:: Entries supplied ::
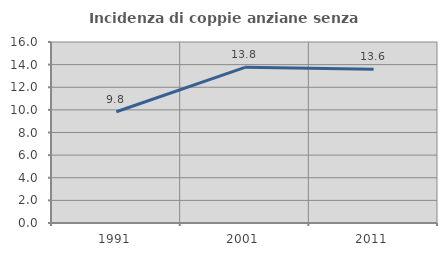
| Category | Incidenza di coppie anziane senza figli  |
|---|---|
| 1991.0 | 9.836 |
| 2001.0 | 13.761 |
| 2011.0 | 13.602 |
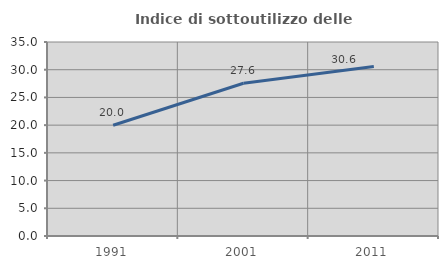
| Category | Indice di sottoutilizzo delle abitazioni  |
|---|---|
| 1991.0 | 19.988 |
| 2001.0 | 27.563 |
| 2011.0 | 30.581 |
:::
= Work item =
Pictures should be left out when the records above are restated exactly.

= Reply =
| Category | Incidenza di coppie anziane senza figli  |
|---|---|
| 1991.0 | 9.836 |
| 2001.0 | 13.761 |
| 2011.0 | 13.602 |
| Category | Indice di sottoutilizzo delle abitazioni  |
|---|---|
| 1991.0 | 19.988 |
| 2001.0 | 27.563 |
| 2011.0 | 30.581 |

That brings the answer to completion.